Saturday's Child - Page 297/370

Betsey sat up with a rueful exclamation, and Jimmy grunted a disconsolate "Gosh!" but Susan only smiled.

"That's only part of her--trouble, Phil," she said, reassuringly. And presently she serenely led them all upstairs. "We've got to make those beds, Betts," said Susan.

"Mother may hear us," said Betsey, fearfully.

"I hope she will!" Susan said. But, if she did, no sound came from the mother's room. After awhile Susan noticed that her door, which had been ajar, was shut tight.

She lay awake late that night, Betts' tear-stained but serene little face close to her shoulder, Betts' hand still tight in hers. The wind shook the casements, and the unwearied storm screamed about the house. Susan thought of the woman in the next room, wondered if she was lying awake, too, alone with sick and sorrowful memories?

She herself fell asleep full of healthy planning for to-morrow's meals and house-cleaning, too tired and content for dreams.

Anna came quietly home on the next Saturday evening, to find the little group just ready to gather about the dinner-table. A fire glowed in the grate, the kitchen beyond was warm and clean and delightfully odorous. She said very little then, took her share, with obvious effort at first, in their talk, sat behind Betsey's chair when the four presently were coaxed by Jim into a game of "Hearts," and advised her little sister how to avoid the black queen.

But later, just before they went upstairs, when they were all grouped about the last of the fire, she laid her hands on Susan's shoulders, and stood Susan off, to look at her fairly.

"No words for it, Sue," said Anna steadily.

"Ah, don't, Nance--" Susan began. But in another instant they were in each other's arms, and crying, and much later that evening, after a long talk, Betsey confided to Susan that it was the first time Anna had cried.

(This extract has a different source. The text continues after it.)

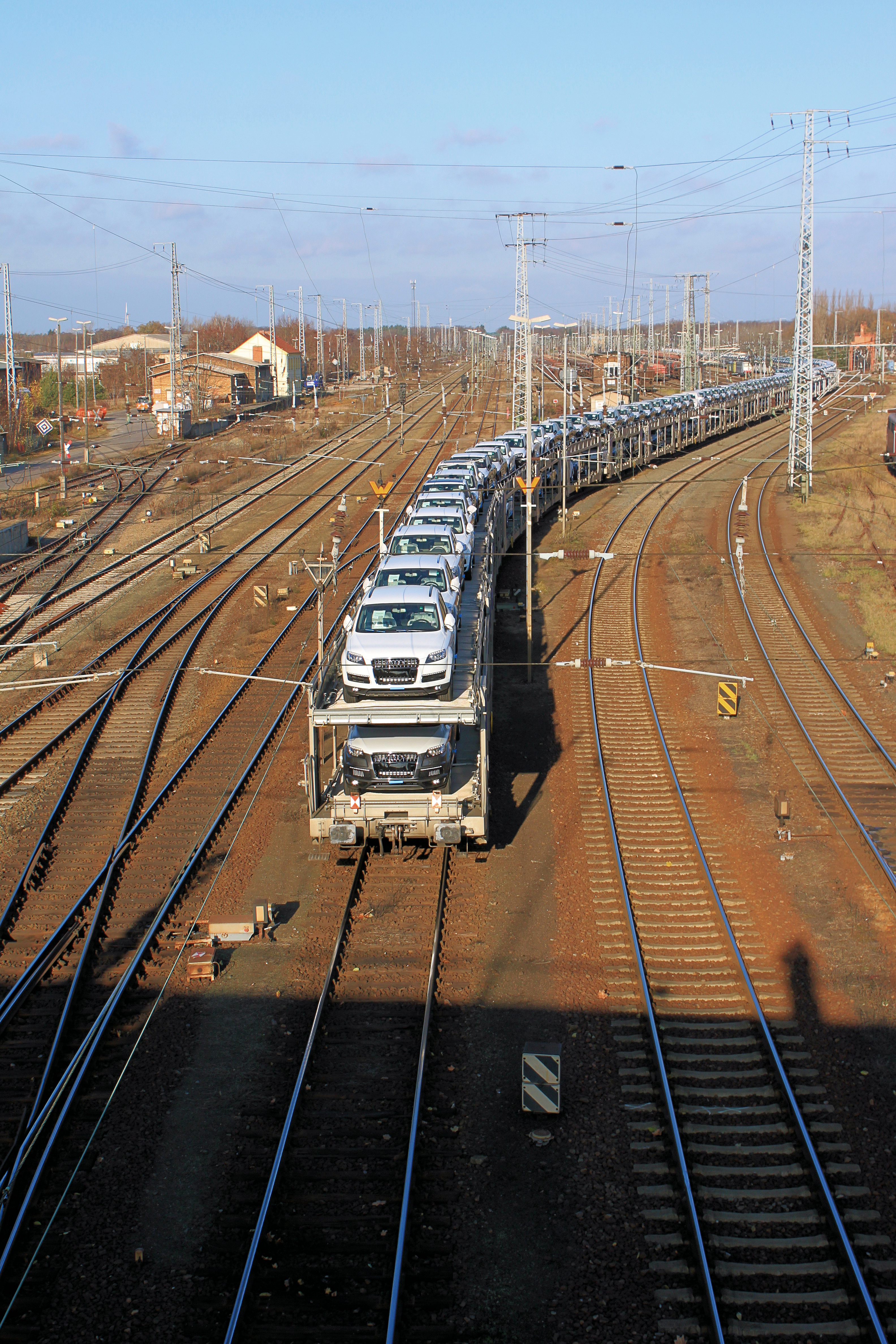 Autotransportzug mit Audi-PKW im unteren Bahnhof Falkenberg/Elster. Importfahrzeuge aus VW Werk Bratislava/ Slowakien.

"She told me that when she got home, and saw the way that you have changed things," confided Betsey, "she began to think for the first time that we might--might get through this, you know!"

Wonderful days for Susan followed, with every hour brimming full of working and planning. She was the first one up in the morning, the last one in bed at night, hers was the voice that made the last decision, and hers the hands for which the most critical of the household tasks were reserved. Always conscious of the vacant place in their circle, and always aware of the presence of that brooding and silent figure upstairs, she was nevertheless so happy sometimes as to think herself a hypocrite and heartless. But long afterward Susan knew that the sense of dramatic fitness and abiding satisfaction is always the reward of untiring and loving service.